Your task is to transcribe the lines from the start of the data below through the line containing "sample: Heart", inclusive, exactly as they stand and without the pictures.

[Entries taken from a collection]
========================================

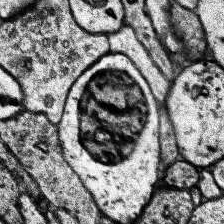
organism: Human
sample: Temporal Lobe
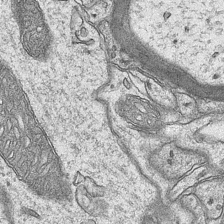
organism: Mouse
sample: CA1 Hippocampus
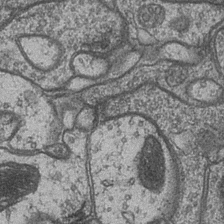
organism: Drosophila
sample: Optic medulla
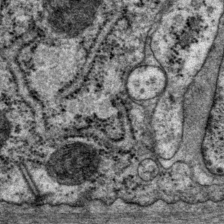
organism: P. pacificus
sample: Pharynx
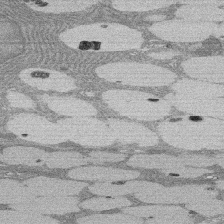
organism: Rat
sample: Salivary granule
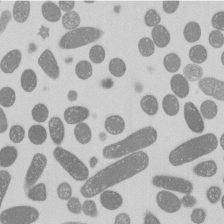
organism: E. coli
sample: Bacterial nucleoid
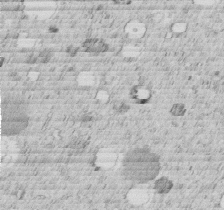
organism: C. elegans
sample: C. elegans embryo early stage
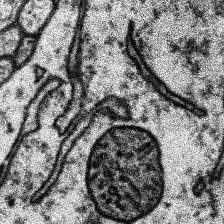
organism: Human
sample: Temporal Lobe
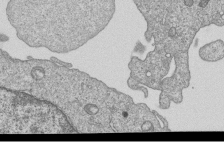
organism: Human
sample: MDA-MB-231 cells
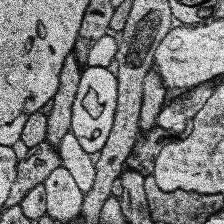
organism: Human
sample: Temporal Lobe
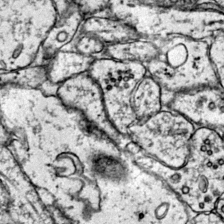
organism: Mouse
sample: Primary visual cortex
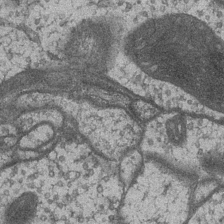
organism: Drosophila
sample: Optic medulla
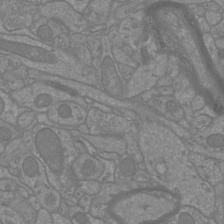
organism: Mouse
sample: Cortical neurons
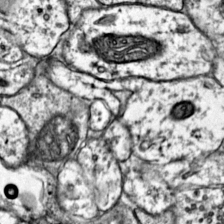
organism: Mouse
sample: Primary visual cortex
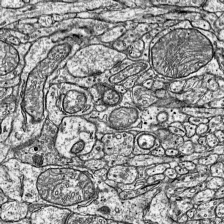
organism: Mouse
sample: Visual Cortex
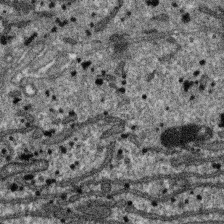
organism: Human
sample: Lung epithelial cells infected with SARS-CoV-2
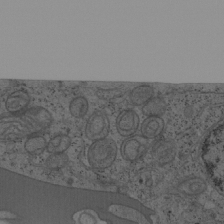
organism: Human
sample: HeLa cells
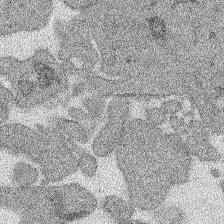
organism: Human
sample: HeLa cells
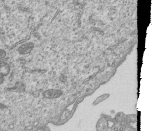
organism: Human
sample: MDA-MB-231 cells
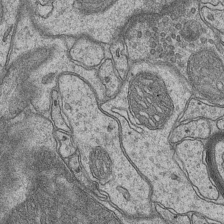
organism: Mouse
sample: CA1 Hippocampus
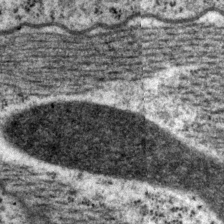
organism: P. pacificus
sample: Pharynx
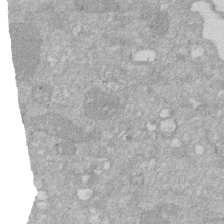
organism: Human
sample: HIV infected U937 cells
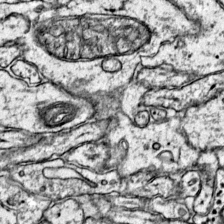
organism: Mouse
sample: Primary visual cortex
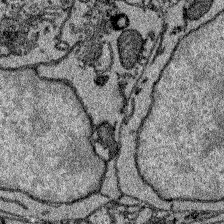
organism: Zebrafish
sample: Larval olfactory bulb
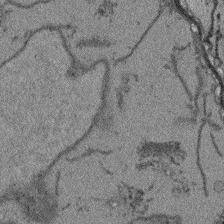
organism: Arabidopsis thaliana
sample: Root tip
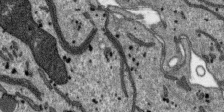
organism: Human
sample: Lung epithelial cells, uninfected (mock) control
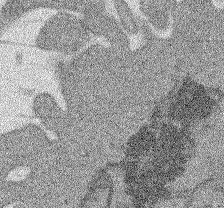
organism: Human
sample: HeLa cells
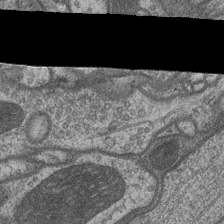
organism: Drosophila
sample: Optic medulla
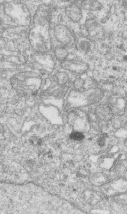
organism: Human
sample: HeLa cell HIV synapse
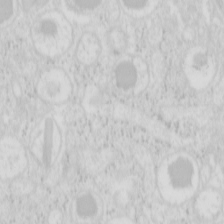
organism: Mouse
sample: Pancreas
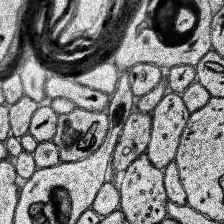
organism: Human
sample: Temporal Lobe
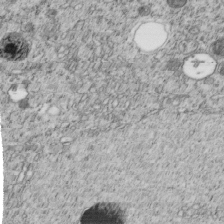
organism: C. elegans
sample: C. elegans embryo early stage
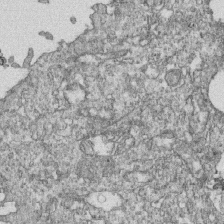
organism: Human
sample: HeLa cell HIV synapse
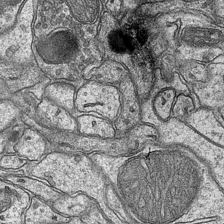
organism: Mouse
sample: CA1 Hippocampus
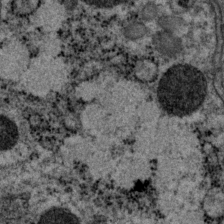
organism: P. pacificus
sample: Pharynx
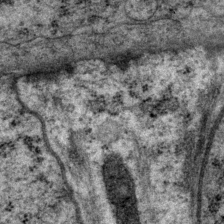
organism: P. pacificus
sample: Pharynx
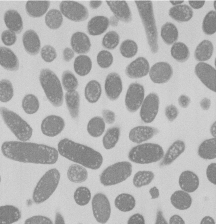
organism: E. coli
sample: Bacterial nucleoid
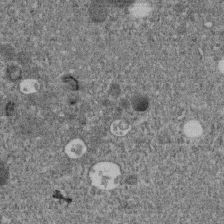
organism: C. elegans
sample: C. elegans embryo early stage
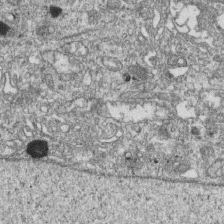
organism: Human
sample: HeLa cell HIV synapse
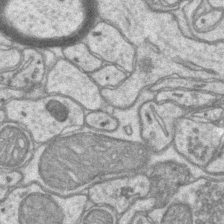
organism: Mouse
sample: CA1 Hippocampus
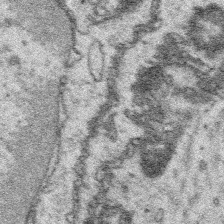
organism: Platynereis dumerilii
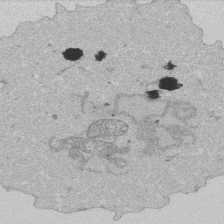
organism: Human
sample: Activated Jurkat CD4+ T cells
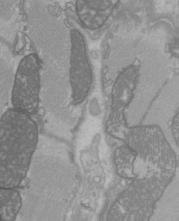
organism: C57BL Mouse
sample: Heart
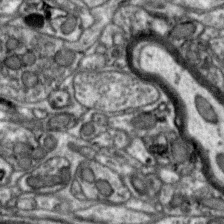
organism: Zebra finch
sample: Brain
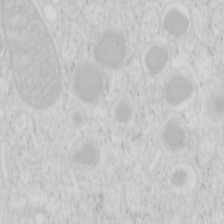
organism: Mouse
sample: Pancreas
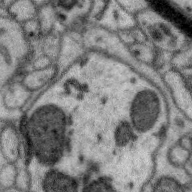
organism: Zebra finch
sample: Brain
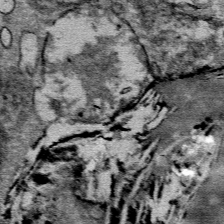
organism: Mouse
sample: Mouse Salivary gland
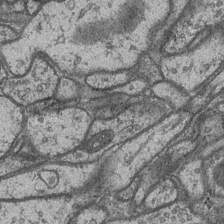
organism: Drosophila
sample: Optic medulla
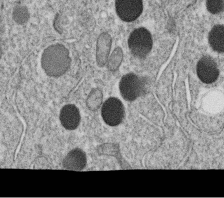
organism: C. elegans
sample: C. elegans oocyte; sperm cells
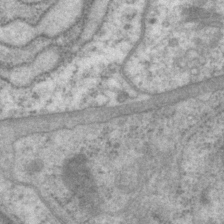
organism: P. pacificus
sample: Pharynx
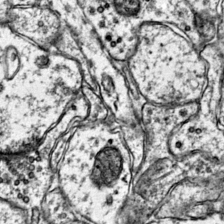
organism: Mouse
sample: Primary visual cortex
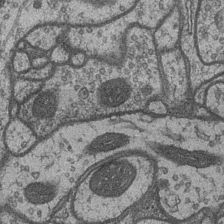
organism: Drosophila
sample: Optic medulla
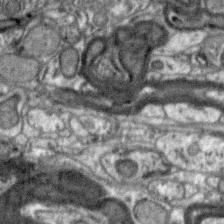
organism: Zebra finch
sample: Brain
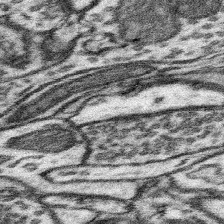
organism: Mouse
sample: Somatosensory cortex neuropil
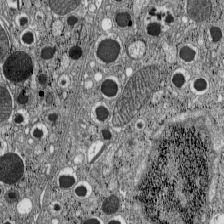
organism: C57BL Mouse
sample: Pancreatic islet
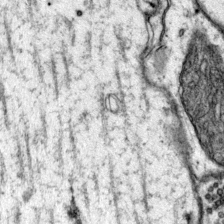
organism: Mouse
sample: Primary visual cortex
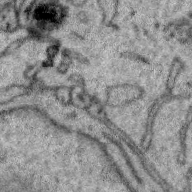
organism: Zebra finch
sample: Brain
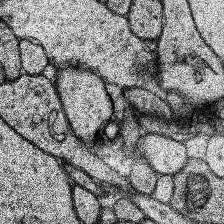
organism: Human
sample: Temporal Lobe
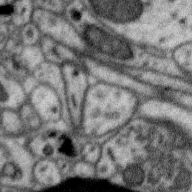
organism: Zebra finch
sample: Brain
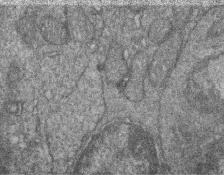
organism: Zebrafish
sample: Cilia; retinal pigment epithelium
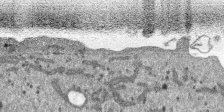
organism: Human
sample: Lung epithelial cells infected with SARS-CoV-2
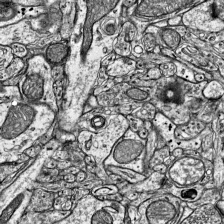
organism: Mouse
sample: Visual Cortex
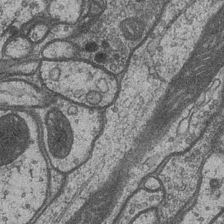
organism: Drosophila
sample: Optic medulla
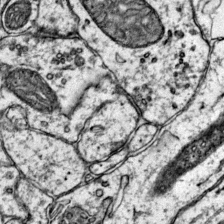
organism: Mouse
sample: Primary visual cortex
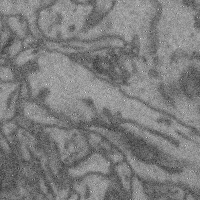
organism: Mouse
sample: Cerebral cortex
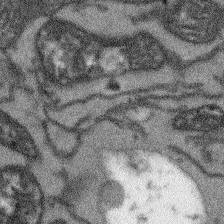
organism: Arabidopsis thaliana
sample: Root tip
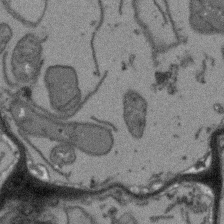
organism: Arabidopsis thaliana
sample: Root tip
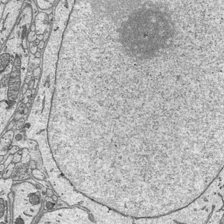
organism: Mouse
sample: Suprachiasmatic nucleus
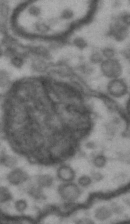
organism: Drosophila
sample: Brain
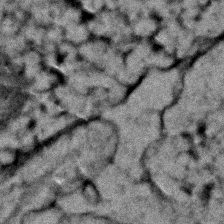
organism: Zebrafish
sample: Zebrafish embryo
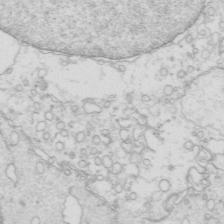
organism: Mouse
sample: Multiciliated cells
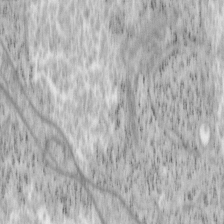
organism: Human
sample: HeLa cells
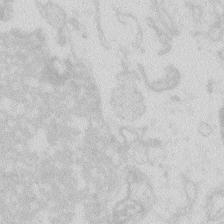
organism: Zebrafish
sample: Macrophage
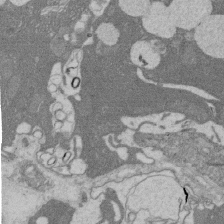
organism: Rat
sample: Salivary granule
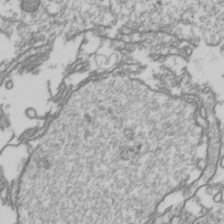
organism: Drosophila
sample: Cell division; meiosis; drosophila spermatocytes
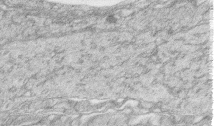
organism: Zebrafish
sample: synaptic ribbons in rod cells and cone cells
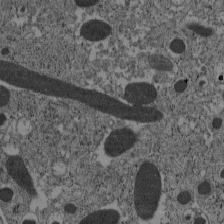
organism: C57BL Mouse
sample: Pancreatic islet
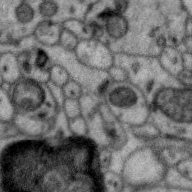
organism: Zebra finch
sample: Brain
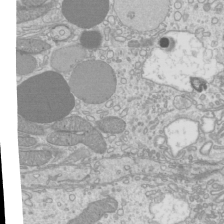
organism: Mouse
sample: Cilia; mouse epididymis
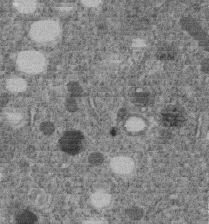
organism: C. elegans
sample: C. elegans embryo early stage
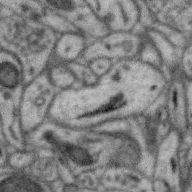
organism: Zebra finch
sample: Brain
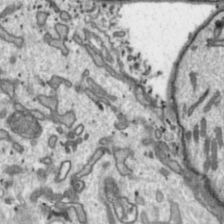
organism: Toxoplasma gondii
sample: Parasites in a vacuole inside a host cell
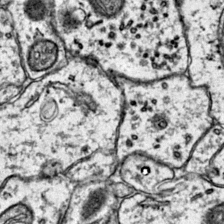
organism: Mouse
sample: Primary visual cortex
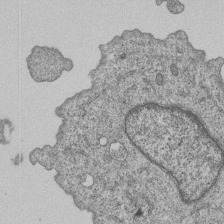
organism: Human
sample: MDA-MB-231 cells
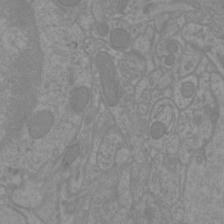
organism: Mouse
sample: Cortical neurons
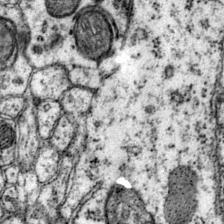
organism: Mouse
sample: Primary visual cortex
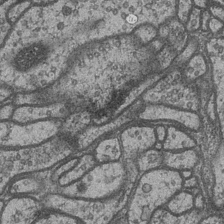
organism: Drosophila
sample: Optic medulla
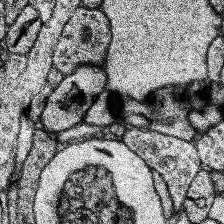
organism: Human
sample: Temporal Lobe
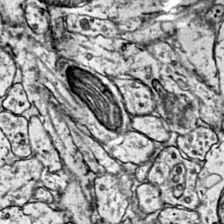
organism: Mouse
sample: Primary visual cortex
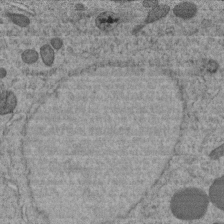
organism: C. elegans
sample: C. elegans embryo early stage
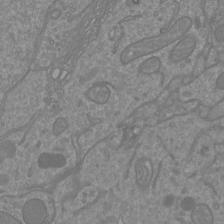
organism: Mouse
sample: Cortical neurons
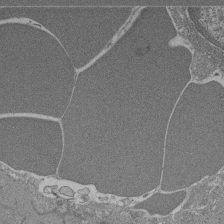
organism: Mouse
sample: Glomerulus
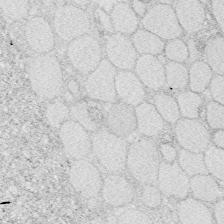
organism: Zebrafish
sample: Whole-Brain
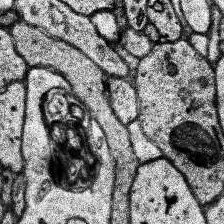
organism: Human
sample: Temporal Lobe
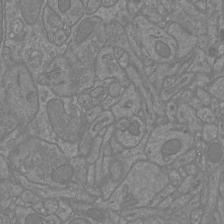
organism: Mouse
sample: Cortical neurons
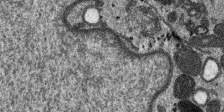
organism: Human
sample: Lung epithelial cells infected with SARS-CoV-2
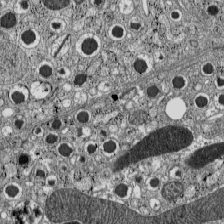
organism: C57BL Mouse
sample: Pancreatic islet
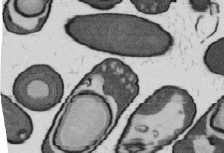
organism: B. subtilis
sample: Bacterial spore
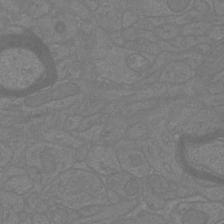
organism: Mouse
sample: Cortical neurons
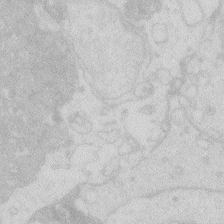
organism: Zebrafish
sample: Macrophage
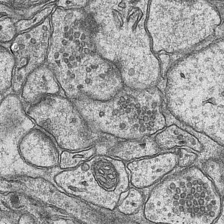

========================================

## SOLUTION FOR THIS PROBLEM:
organism: Human
sample: Temporal Lobe
organism: Mouse
sample: CA1 Hippocampus
organism: Drosophila
sample: Optic medulla
organism: P. pacificus
sample: Pharynx
organism: Rat
sample: Salivary granule
organism: E. coli
sample: Bacterial nucleoid
organism: C. elegans
sample: C. elegans embryo early stage
organism: Human
sample: Temporal Lobe
organism: Human
sample: MDA-MB-231 cells
organism: Human
sample: Temporal Lobe
organism: Mouse
sample: Primary visual cortex
organism: Drosophila
sample: Optic medulla
organism: Mouse
sample: Cortical neurons
organism: Mouse
sample: Primary visual cortex
organism: Mouse
sample: Visual Cortex
organism: Human
sample: Lung epithelial cells infected with SARS-CoV-2
organism: Human
sample: HeLa cells
organism: Human
sample: HeLa cells
organism: Human
sample: MDA-MB-231 cells
organism: Mouse
sample: CA1 Hippocampus
organism: P. pacificus
sample: Pharynx
organism: Human
sample: HIV infected U937 cells
organism: Mouse
sample: Primary visual cortex
organism: Zebrafish
sample: Larval olfactory bulb
organism: Arabidopsis thaliana
sample: Root tip
organism: Human
sample: Lung epithelial cells, uninfected (mock) control
organism: Human
sample: HeLa cells
organism: Drosophila
sample: Optic medulla
organism: Human
sample: HeLa cell HIV synapse
organism: Mouse
sample: Pancreas
organism: Human
sample: Temporal Lobe
organism: C. elegans
sample: C. elegans embryo early stage
organism: Human
sample: HeLa cell HIV synapse
organism: Mouse
sample: CA1 Hippocampus
organism: P. pacificus
sample: Pharynx
organism: P. pacificus
sample: Pharynx
organism: E. coli
sample: Bacterial nucleoid
organism: C. elegans
sample: C. elegans embryo early stage
organism: Human
sample: HeLa cell HIV synapse
organism: Mouse
sample: CA1 Hippocampus
organism: Platynereis dumerilii
organism: Human
sample: Activated Jurkat CD4+ T cells
organism: C57BL Mouse
sample: Heart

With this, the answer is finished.